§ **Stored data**
▼
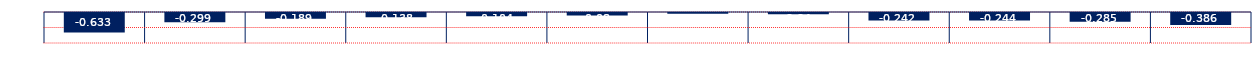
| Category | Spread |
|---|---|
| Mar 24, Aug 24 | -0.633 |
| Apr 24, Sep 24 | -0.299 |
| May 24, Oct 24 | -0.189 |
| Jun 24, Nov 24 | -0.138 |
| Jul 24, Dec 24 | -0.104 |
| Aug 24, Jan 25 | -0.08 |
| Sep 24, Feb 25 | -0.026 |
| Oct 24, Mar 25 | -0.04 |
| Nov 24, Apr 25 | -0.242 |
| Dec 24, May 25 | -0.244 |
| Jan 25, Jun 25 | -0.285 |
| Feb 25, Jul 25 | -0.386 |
▲
▼
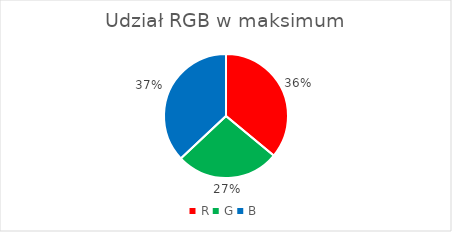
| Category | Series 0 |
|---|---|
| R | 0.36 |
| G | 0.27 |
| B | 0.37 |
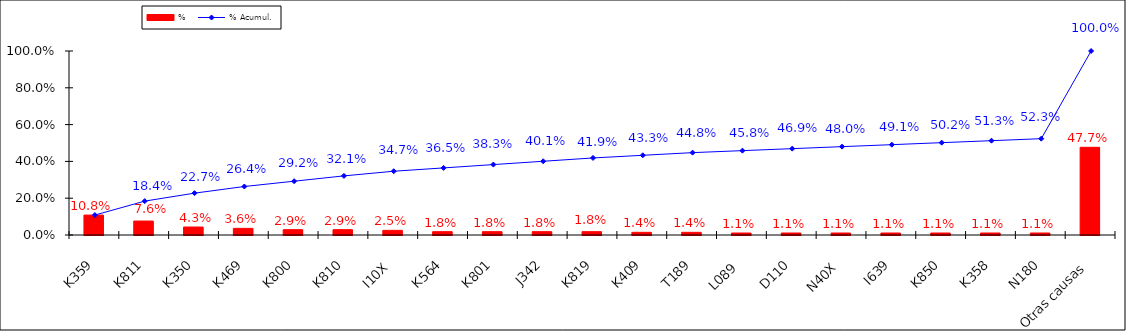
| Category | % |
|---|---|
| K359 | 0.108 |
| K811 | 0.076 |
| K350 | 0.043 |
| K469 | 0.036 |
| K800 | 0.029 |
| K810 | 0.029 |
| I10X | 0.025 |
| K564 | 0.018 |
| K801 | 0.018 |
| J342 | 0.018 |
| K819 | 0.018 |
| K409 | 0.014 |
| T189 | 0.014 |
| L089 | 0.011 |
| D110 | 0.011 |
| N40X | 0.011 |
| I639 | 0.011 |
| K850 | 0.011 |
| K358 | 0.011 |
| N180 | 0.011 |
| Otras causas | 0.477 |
▲
§ **Problem requirements**
Copy, exactly and only, the lines above that begin with the one containing "K469 | 0.036 |" and finish with the one containing "K850 | 0.011 |".

§ **Response to the task**
| K469 | 0.036 |
| K800 | 0.029 |
| K810 | 0.029 |
| I10X | 0.025 |
| K564 | 0.018 |
| K801 | 0.018 |
| J342 | 0.018 |
| K819 | 0.018 |
| K409 | 0.014 |
| T189 | 0.014 |
| L089 | 0.011 |
| D110 | 0.011 |
| N40X | 0.011 |
| I639 | 0.011 |
| K850 | 0.011 |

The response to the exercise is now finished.